What you are asked to do: Leave every picture out. Set down all the lines below exactly.

Information supplied:
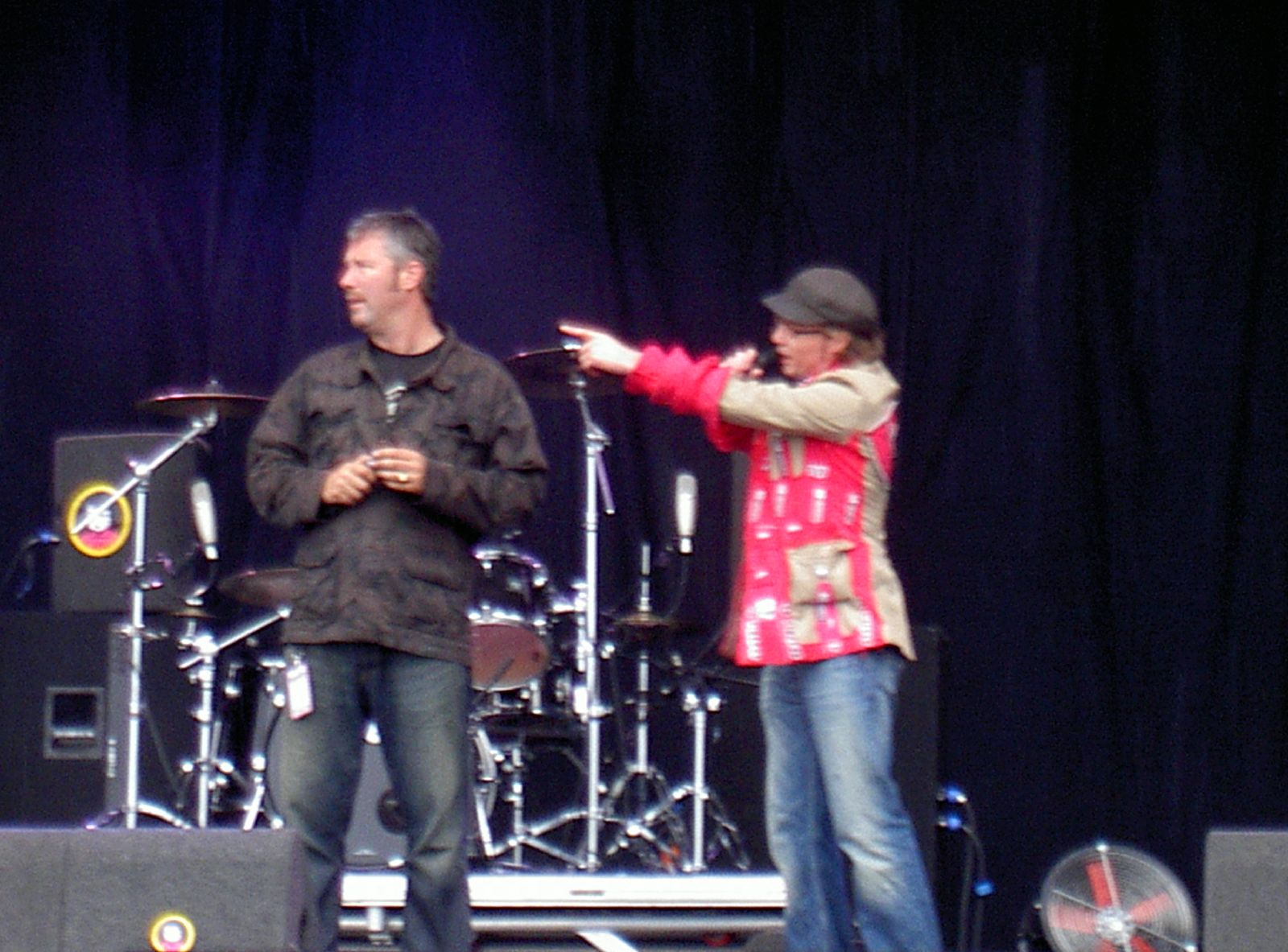 Pinkpop 2007 3FM jocks
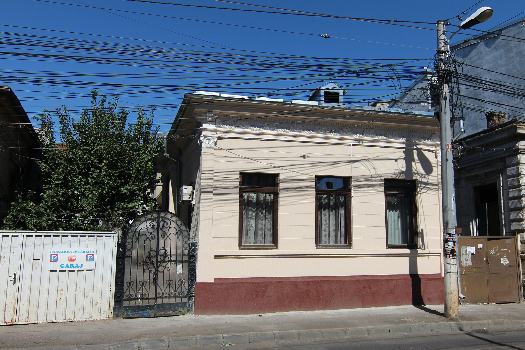 Casă pe Calea Călărașilor
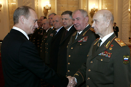 На встрече с высшими офицерами. Справа - Маршал Советского Союза в отставке, советник Министерства обороны С.Соколов, Маршал Советского Союза в отставке, советник Военно-мемориального центра Вооруженных Сил России – Д.Язов

Response to this exercise:
 Pinkpop 2007 3FM jocks
 Casă pe Calea Călărașilor
 На встрече с высшими офицерами. Справа - Маршал Советского Союза в отставке, советник Министерства обороны С.Соколов, Маршал Советского Союза в отставке, советник Военно-мемориального центра Вооруженных Сил России – Д.Язов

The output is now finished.